Progressive Resize Runs Twice during Fine Tune Step

Question

Progressive Resize Runs Twice during Fine Tune Step

csaroff opened this issue a year ago · comments

Specifying ProgressiveResize() in the callbacks list and calling learn.fine_tune leads to ProgressiveResize being run for two separate training runs.

If I manually call all of the fine_tune steps, I can add the callback to only the unfrozen epochs, but fine_tune will run at the Resize size rather than the initial size.

My hypothesis is that we would see better training performance if the frozen epochs were run at the initial size. What's the simplest way to accomplish this with the callback?

Benjamin Warner · Answer 1 · Sat Feb 25 2023 02:57:57 GMT+0800 (China Standard Time)

Unfortunately, in fastai there isn't a built-in way for a callback to know what context it's being called, other than checking if another callback exists. ProgressiveResize can tell if you are predicting or using LRFinder via this code in ProgressiveResize.before_fit and prevent itself from running:

if hasattr(self.learn, 'lr_finder') or hasattr(self.learn, "gather_preds"):
    self.run = False
    return

but it cannot tell if fine_tune is calling it or fit_one_cycle (or other fit method). Neither can it tell if the frozen part of fine_tune is calling it or the unfrozen part.

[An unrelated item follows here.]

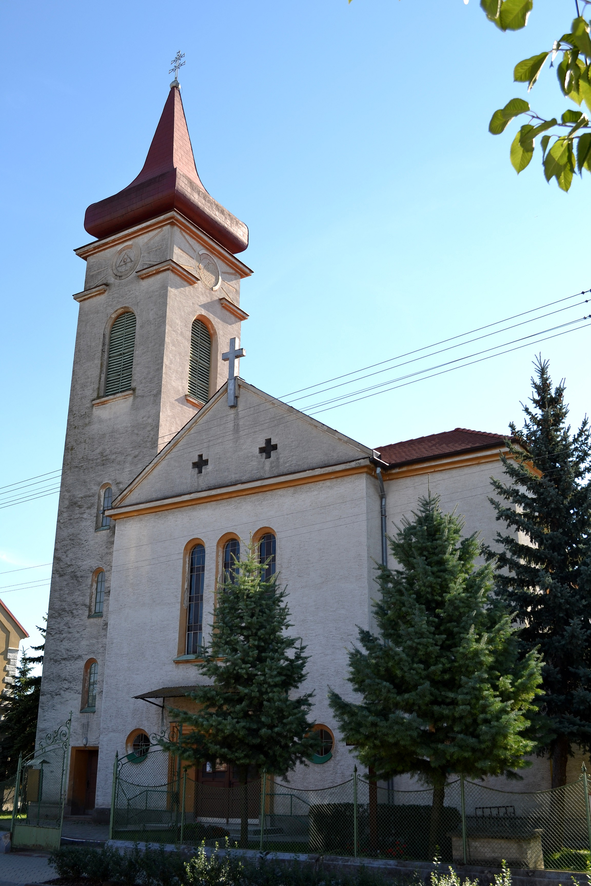 Križovany nad Dudváhom (okr. Trnava), Kostol Povýšenia svätého Kríža; celkový pohľad od západu
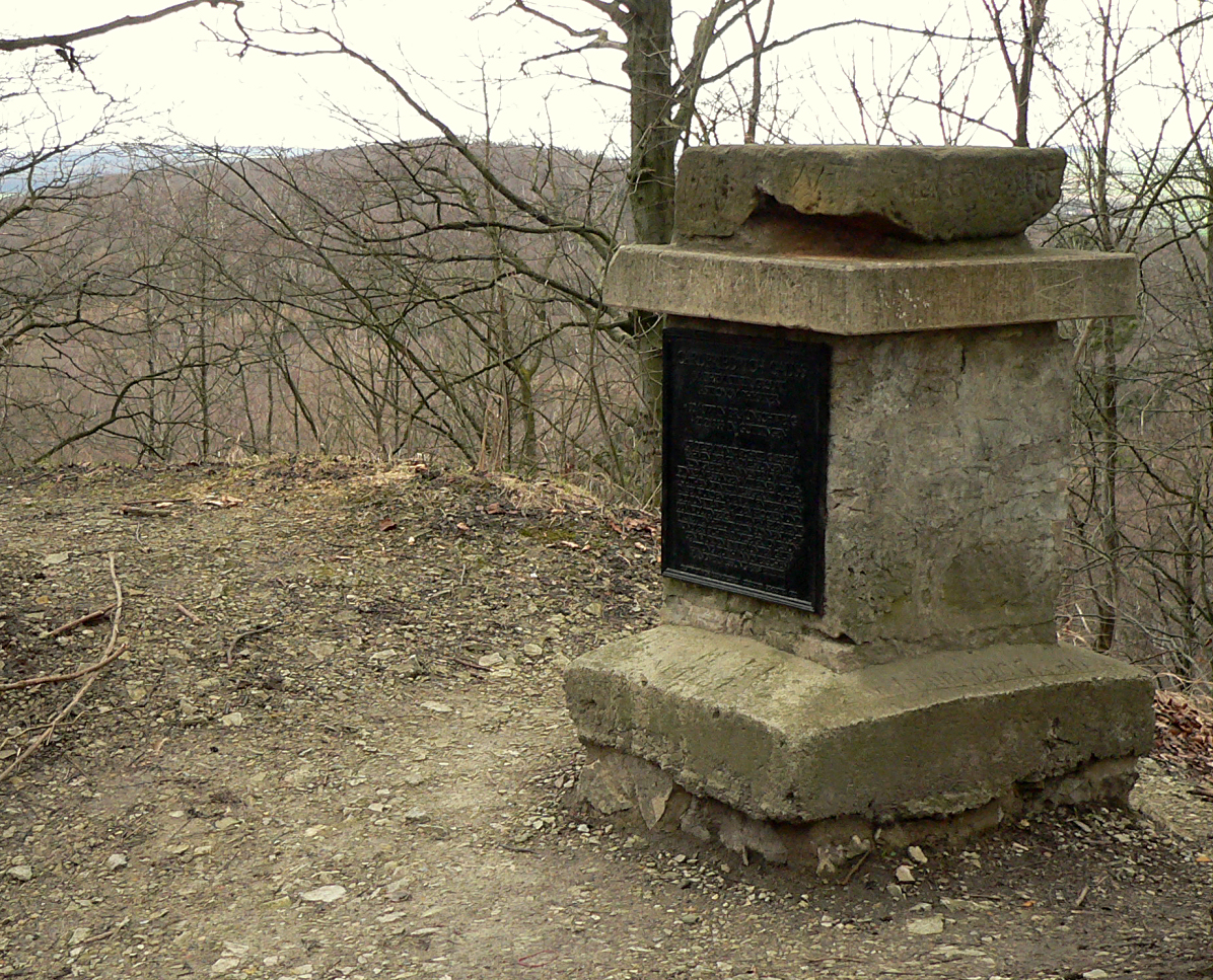 Gaußstein oberhalb der Burgruine Lichtenberg in Salzgitter

The solution is to either manually run all of the fine_tune steps as you are doing except with two dataloaders: an initial size and full size dataloader for frozen and unfrozen, respectively, or create your own custom fine_tune method which takes the initial and full size dataloaders and a list of unfrozen callbacks.

Chaskin Saroff · Answer 2 · Sat Feb 25 2023 03:07:54 GMT+0800 (China Standard Time)

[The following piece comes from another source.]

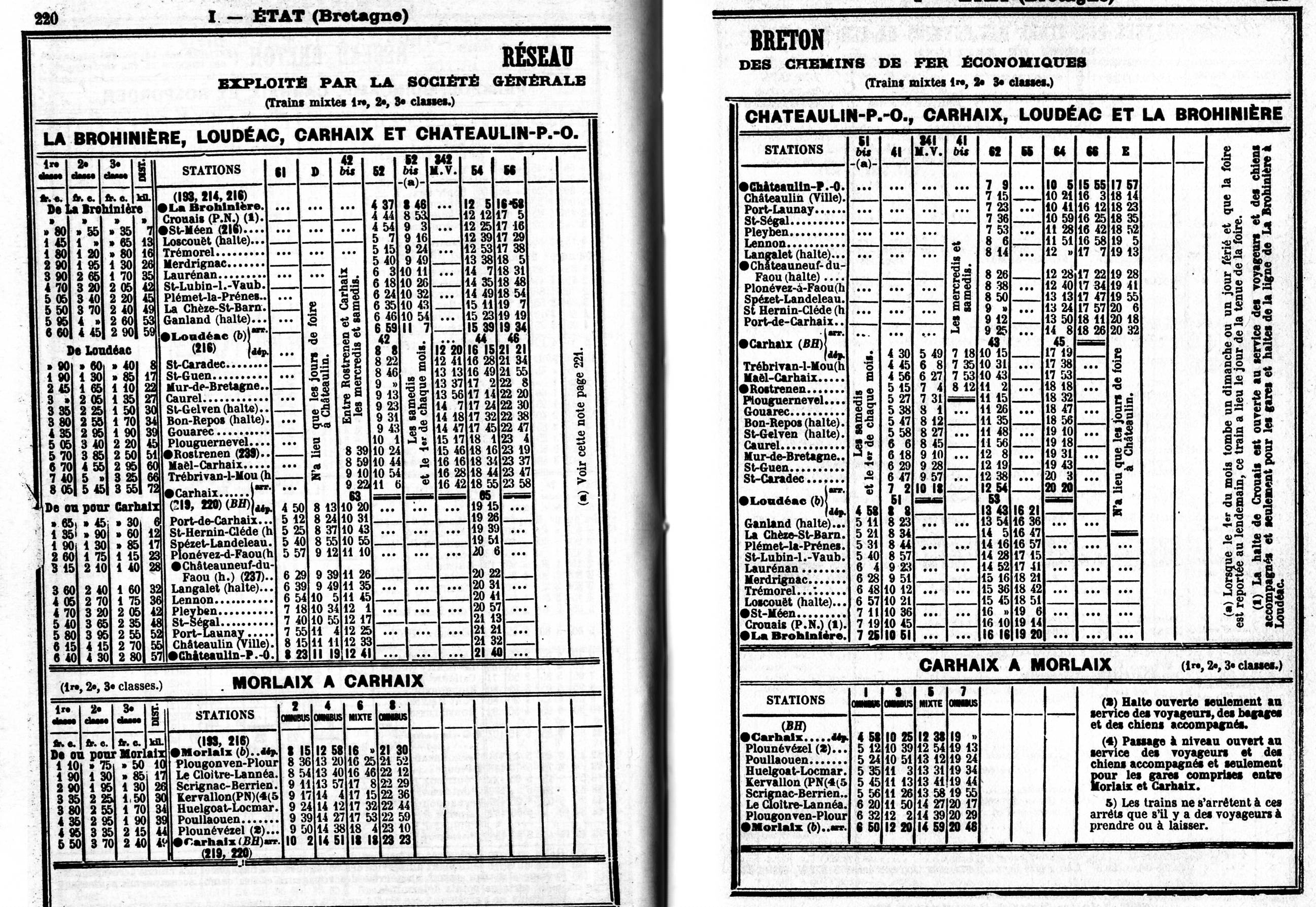 Livret horaire du Réseau Breton (Lignes La Brohinière, Loudéac, Carhaix, Chateaulin et Morlaix - Carhaix
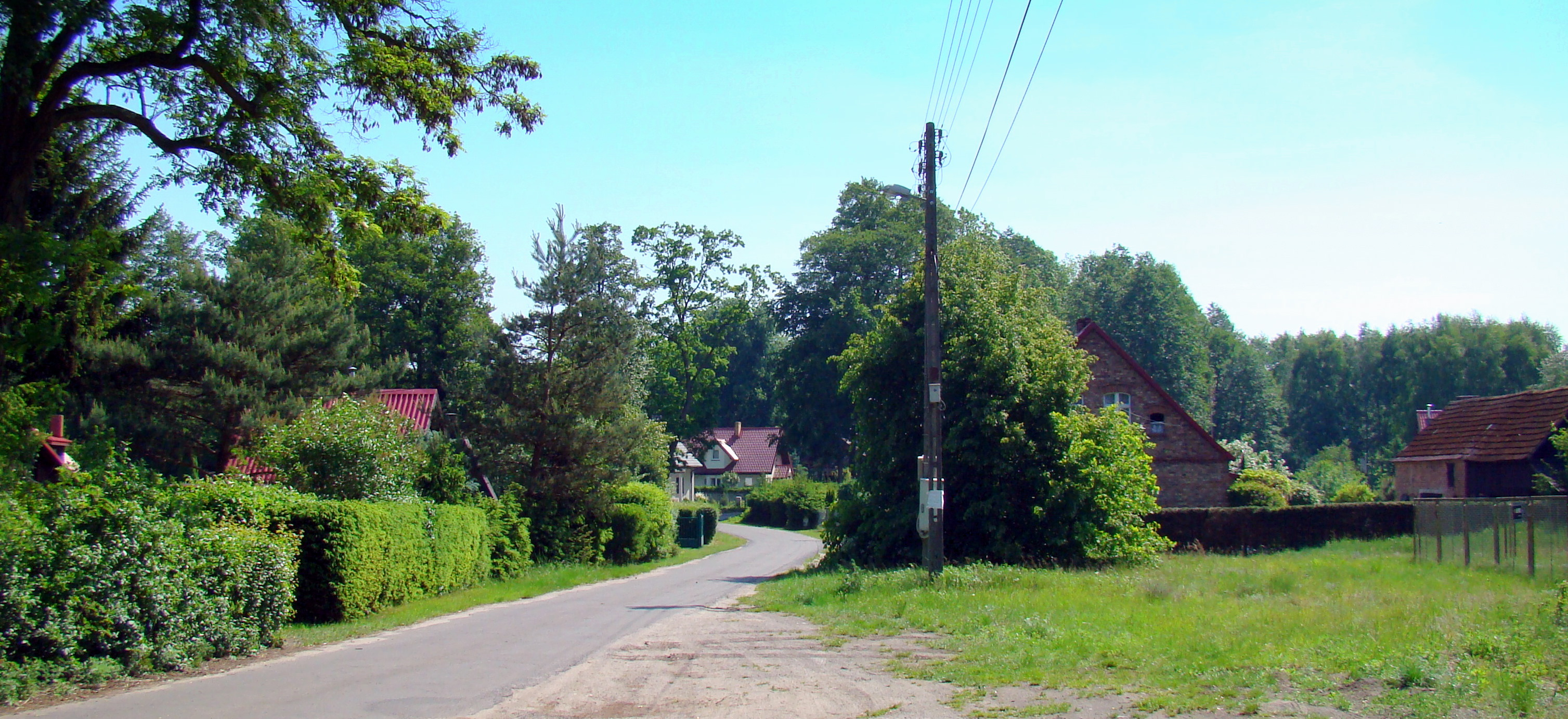 Myślibórz Wielki (Gmina Nowe Warpno, Województwo zachodniopomorskie), Polska

Makes sense. Have you experimented with this at all? Any recommendations on how best to mix progressive resizing with transfer learning?

For context, I'm using CutMixUpAugment and ProgressiveResize together, but it's weird that the accuracy is obliterated for the first couple of epochs

Benjamin Warner · Answer 3 · Sat Feb 25 2023 04:58:18 GMT+0800 (China Standard Time)

I have not. The best resources on progressive resizing are the fastai course and MosiacML's documentation, both which I link to in the fastxtend ProgressiveResize documentation.

My guess is CutMixUpAugment is the primary culprit. Usually, MixUp and CutMix achieve best results on longer training runs. Around 60-80 epochs on Imagenette sized dataset. I would try not applying CutMixUpAugment to the frozen training, as there you're adapting a random new head to the existing network. I'd also try only apply CutMixUpAugment if training longer, or use augment_finetune to delay when CutMixUp is applied.

Chaskin Saroff · Answer 4 · Sat Feb 25 2023 05:10:47 GMT+0800 (China Standard Time)

@warner-benjamin Based on some basic experimentation, it does seem like CutMixUpAugment is the culprit. I'll try incorporating your suggestions. I appreciate the resources and support!

Chaskin Saroff · Answer 5 · Sat Feb 25 2023 07:08:33 GMT+0800 (China Standard Time)

Idk if it's a bug in the callback or just some behavior that I don't fully understand, but running CutMixUpAugment with element=False dramatically improved the early epoch performance.

Benjamin Warner · Answer 6 · Sun Feb 26 2023 05:04:57 GMT+0800 (China Standard Time)

You can look at the documentation to see examples of element=False and element=True. True mixes MixUp, CutMix, and additional Augmentations within the same batch, while False selects one of the three per batch.